BEGIN SUPPLIED MATERIAL

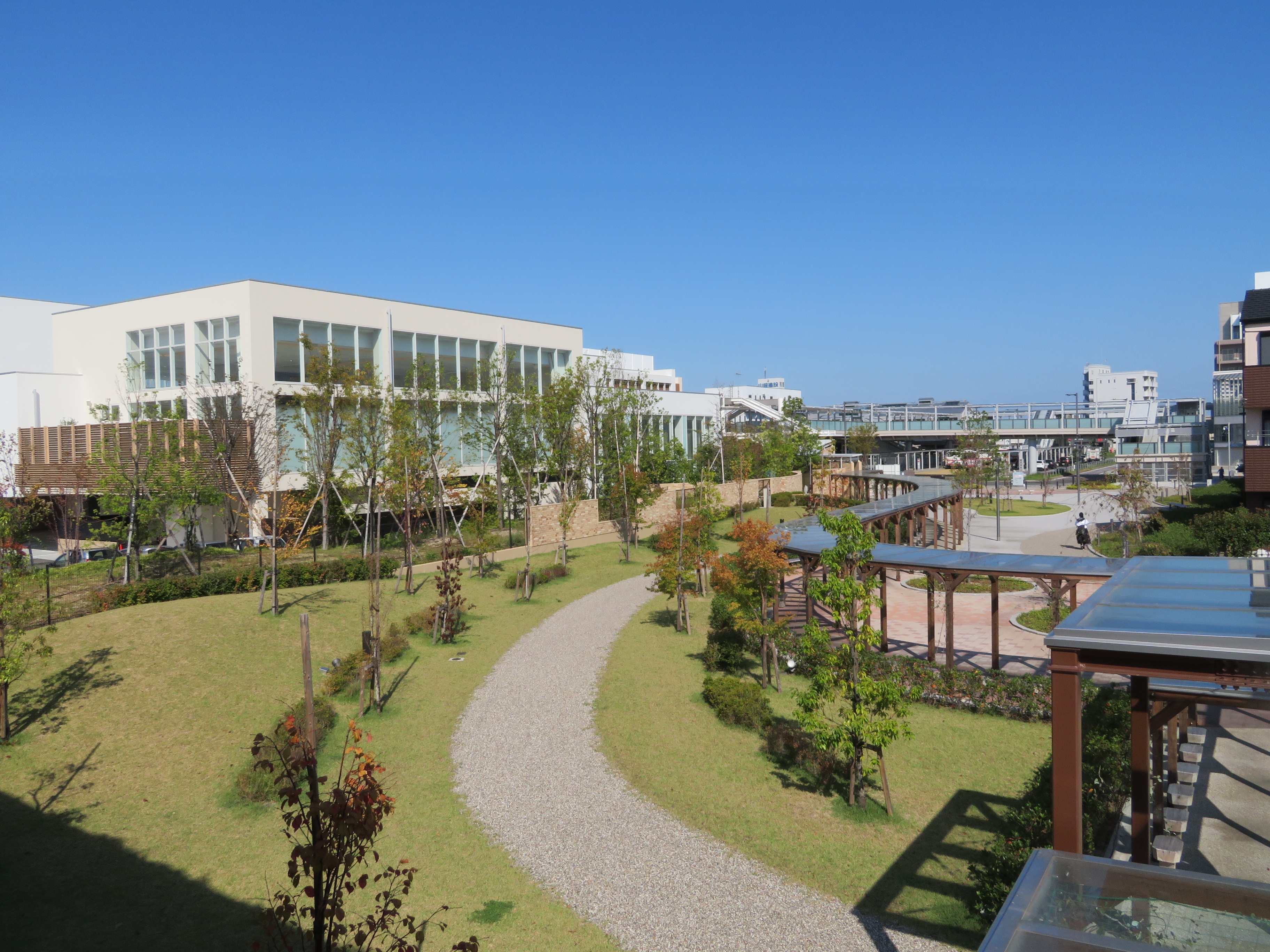 ララシャンスOKAZAKI迎賓館、出会いの杜公園（岡崎市柱町）
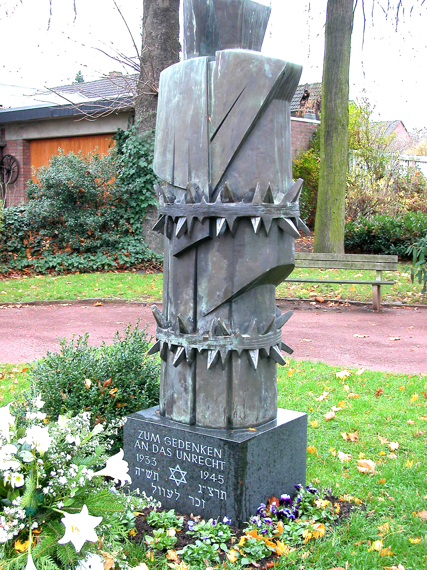 Jüdisches Denkmal in Monheim am Rhein, NRW, Deutschland (Germany)
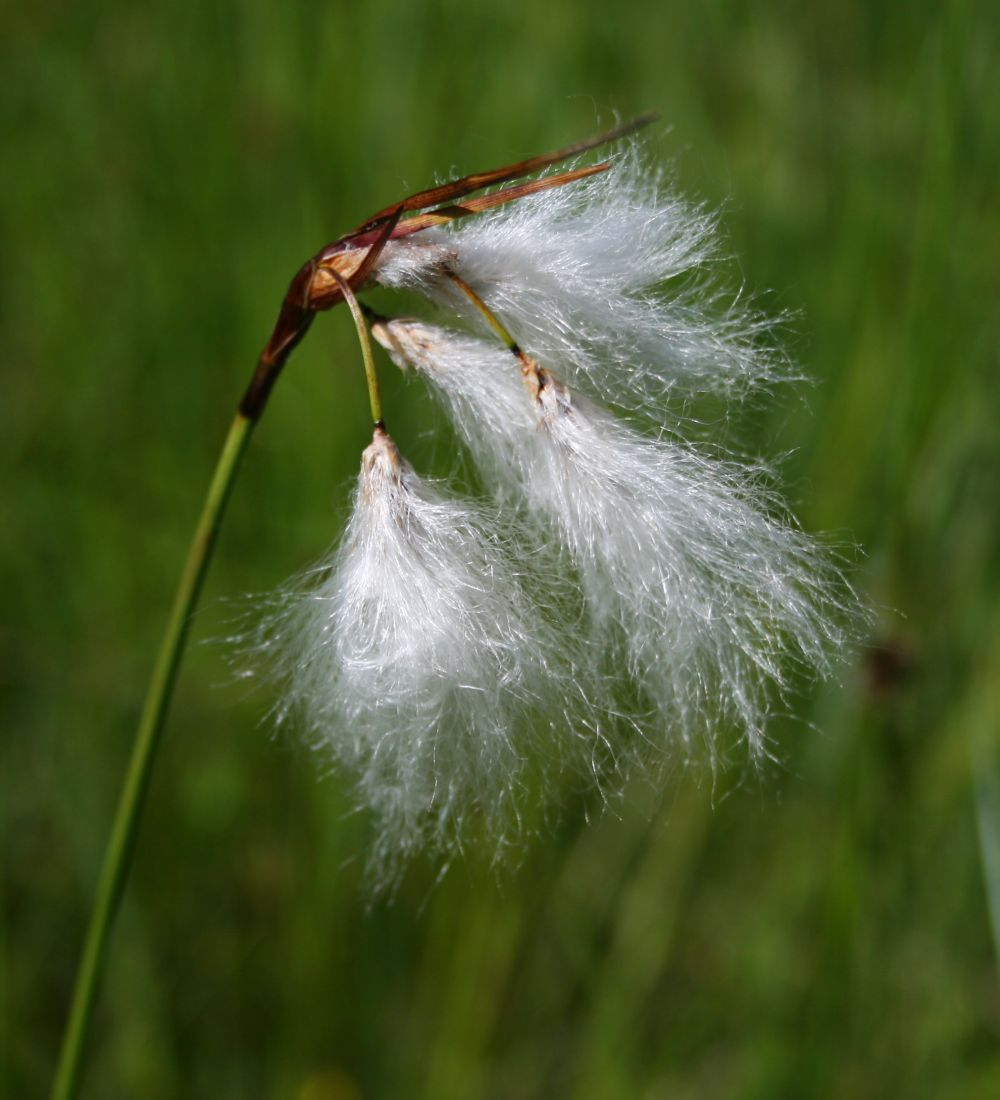 Schmalblatt-Wollgras (Eriophorum angustifolium), Sauergräser (Cyperaceae) - Österreich/Austria/Autriche: Oberösterreich, Hausruckviertel, Moorwiese ca. 2 km S Forsthaus Redltal, ca. 570 m s.m.

END SUPPLIED MATERIAL

## WHAT NEEDS TO BE DONE
Return the material in full and unaltered, minus its pictures.

## SOLUTION TO THE EXERCISE
 ララシャンスOKAZAKI迎賓館、出会いの杜公園（岡崎市柱町）
 Jüdisches Denkmal in Monheim am Rhein, NRW, Deutschland (Germany)
 Schmalblatt-Wollgras (Eriophorum angustifolium), Sauergräser (Cyperaceae) - Österreich/Austria/Autriche: Oberösterreich, Hausruckviertel, Moorwiese ca. 2 km S Forsthaus Redltal, ca. 570 m s.m.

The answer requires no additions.